■ GOAL OF THE EXERCISE
Print the entries exactly as they appear, and omit any images.

■ RECORDS SUPPLIED
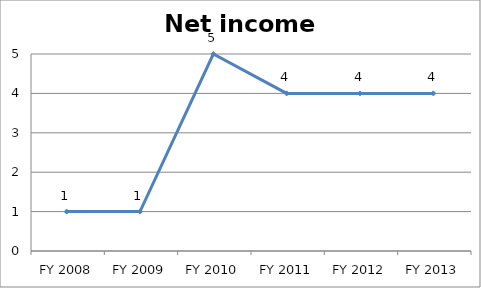
| Category | Net income score |
|---|---|
| FY 2013 | 4 |
| FY 2012 | 4 |
| FY 2011 | 4 |
| FY 2010 | 5 |
| FY 2009 | 1 |
| FY 2008 | 1 |
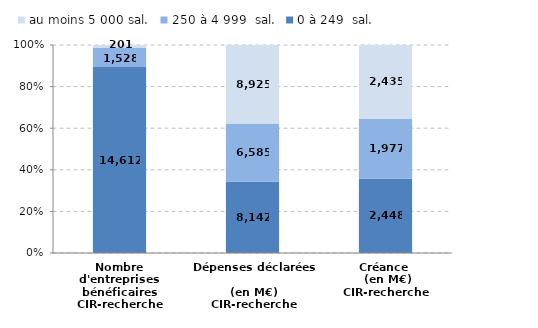
| Category | 0 à 249  sal. | 250 à 4 999  sal. | au moins 5 000 sal. |
|---|---|---|---|
| Nombre d'entreprises bénéficaires
CIR-recherche | 14612 | 1528 | 201 |
| Dépenses déclarées 
(en M€)
CIR-recherche | 8142.09 | 6584.5 | 8925.36 |
| Créance 
 (en M€)
CIR-recherche | 2447.52 | 1976.92 | 2435.02 |
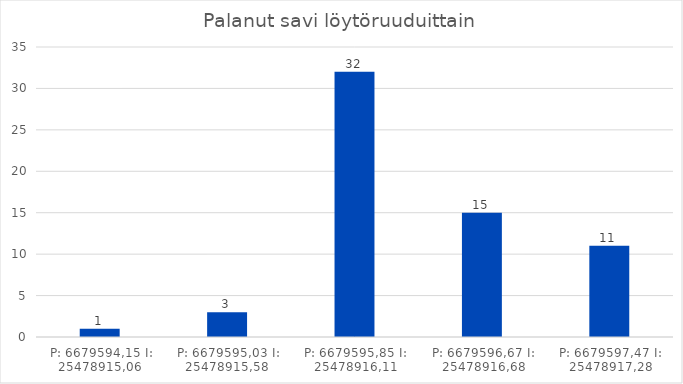
| Category | Kpl |
|---|---|
| P: 6679594,15 I: 25478915,06  | 1 |
| P: 6679595,03 I: 25478915,58  | 3 |
| P: 6679595,85 I: 25478916,11 | 32 |
| P: 6679596,67 I: 25478916,68 | 15 |
| P: 6679597,47 I: 25478917,28 | 11 |
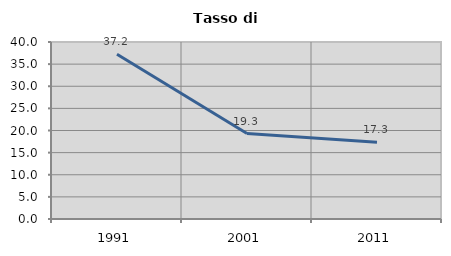
| Category | Tasso di disoccupazione   |
|---|---|
| 1991.0 | 37.219 |
| 2001.0 | 19.316 |
| 2011.0 | 17.343 |
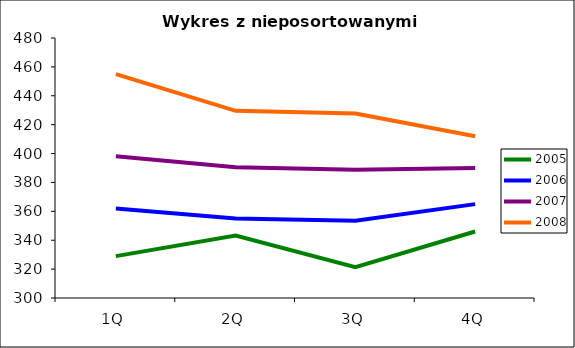
| Category | 2005 | 2006 | 2007 | 2008 |
|---|---|---|---|---|
| 1Q | 329 | 361.9 | 398.09 | 455 |
| 2Q | 343.2 | 355 | 390.5 | 429.55 |
| 3Q | 321.35 | 353.485 | 388.834 | 427.717 |
| 4Q | 346.05 | 365 | 390 | 412 |
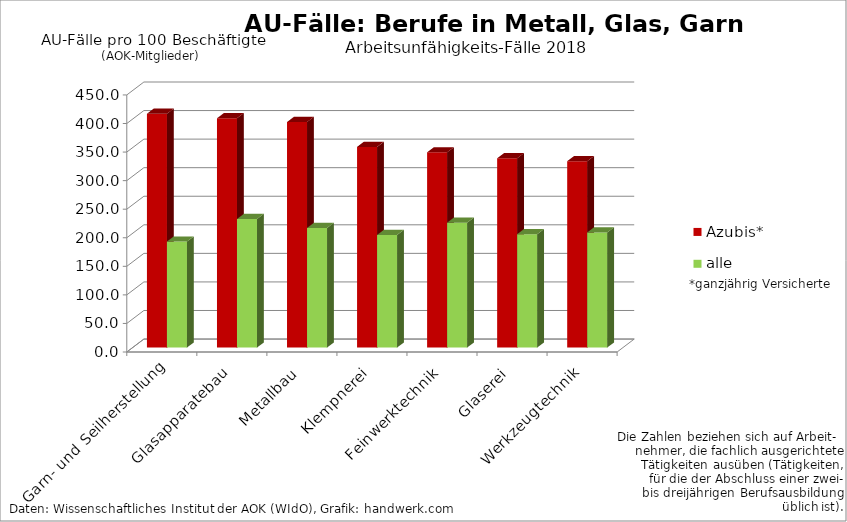
| Category | Azubis* | alle Beschäftigte* |
|---|---|---|
| Garn- und Seilherstellung | 409.405 | 185.598 |
| Glasapparatebau | 401.449 | 225.029 |
| Metallbau | 394.851 | 209.348 |
| Klempnerei | 351.376 | 197.194 |
| Feinwerktechnik | 341.856 | 218.631 |
| Glaserei | 331.394 | 198.52 |
| Werkzeugtechnik | 326.292 | 201.52 |
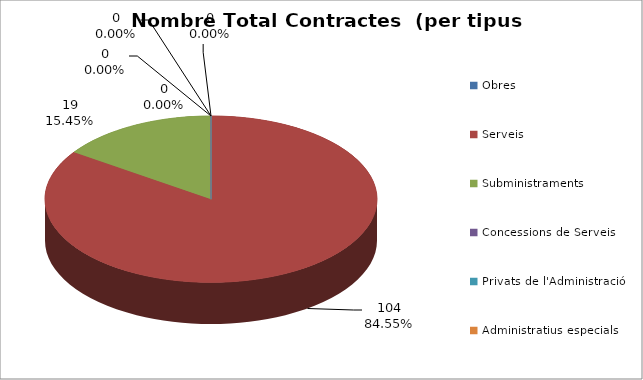
| Category | Nombre Total Contractes |
|---|---|
| Obres | 0 |
| Serveis | 104 |
| Subministraments | 19 |
| Concessions de Serveis | 0 |
| Privats de l'Administració | 0 |
| Administratius especials | 0 |
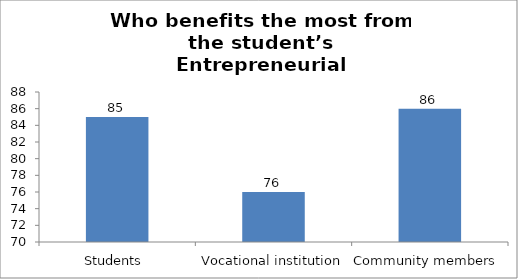
| Category | Who benefits the most from the student’s Entrepreneurial projects/activities? |
|---|---|
| Students  | 85 |
| Vocational institution | 76 |
| Community members  | 86 |
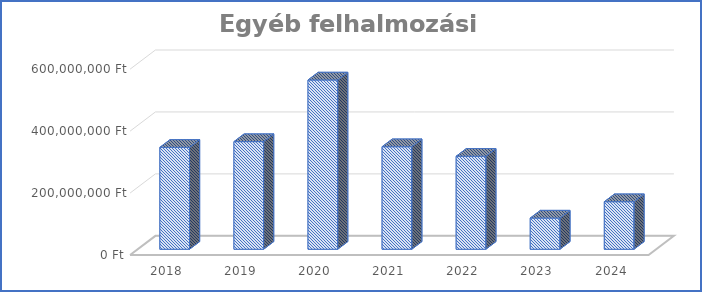
| Category | Egyéb felhalmozási kiadások |
|---|---|
| 2018.0 | 329000000 |
| 2019.0 | 347532723 |
| 2020.0 | 546532801 |
| 2021.0 | 331057850 |
| 2022.0 | 300231670 |
| 2023.0 | 100712499 |
| 2024.0 | 153490520 |

■ ANSWER TO THE PROBLEM
| Category | Net income score |
|---|---|
| FY 2013 | 4 |
| FY 2012 | 4 |
| FY 2011 | 4 |
| FY 2010 | 5 |
| FY 2009 | 1 |
| FY 2008 | 1 |
| Category | 0 à 249  sal. | 250 à 4 999  sal. | au moins 5 000 sal. |
|---|---|---|---|
| Nombre d'entreprises bénéficaires
CIR-recherche | 14612 | 1528 | 201 |
| Dépenses déclarées 
(en M€)
CIR-recherche | 8142.09 | 6584.5 | 8925.36 |
| Créance 
 (en M€)
CIR-recherche | 2447.52 | 1976.92 | 2435.02 |
| Category | Kpl |
|---|---|
| P: 6679594,15 I: 25478915,06  | 1 |
| P: 6679595,03 I: 25478915,58  | 3 |
| P: 6679595,85 I: 25478916,11 | 32 |
| P: 6679596,67 I: 25478916,68 | 15 |
| P: 6679597,47 I: 25478917,28 | 11 |
| Category | Tasso di disoccupazione   |
|---|---|
| 1991.0 | 37.219 |
| 2001.0 | 19.316 |
| 2011.0 | 17.343 |
| Category | 2005 | 2006 | 2007 | 2008 |
|---|---|---|---|---|
| 1Q | 329 | 361.9 | 398.09 | 455 |
| 2Q | 343.2 | 355 | 390.5 | 429.55 |
| 3Q | 321.35 | 353.485 | 388.834 | 427.717 |
| 4Q | 346.05 | 365 | 390 | 412 |
| Category | Azubis* | alle Beschäftigte* |
|---|---|---|
| Garn- und Seilherstellung | 409.405 | 185.598 |
| Glasapparatebau | 401.449 | 225.029 |
| Metallbau | 394.851 | 209.348 |
| Klempnerei | 351.376 | 197.194 |
| Feinwerktechnik | 341.856 | 218.631 |
| Glaserei | 331.394 | 198.52 |
| Werkzeugtechnik | 326.292 | 201.52 |
| Category | Nombre Total Contractes |
|---|---|
| Obres | 0 |
| Serveis | 104 |
| Subministraments | 19 |
| Concessions de Serveis | 0 |
| Privats de l'Administració | 0 |
| Administratius especials | 0 |
| Category | Who benefits the most from the student’s Entrepreneurial projects/activities? |
|---|---|
| Students  | 85 |
| Vocational institution | 76 |
| Community members  | 86 |
| Category | Egyéb felhalmozási kiadások |
|---|---|
| 2018.0 | 329000000 |
| 2019.0 | 347532723 |
| 2020.0 | 546532801 |
| 2021.0 | 331057850 |
| 2022.0 | 300231670 |
| 2023.0 | 100712499 |
| 2024.0 | 153490520 |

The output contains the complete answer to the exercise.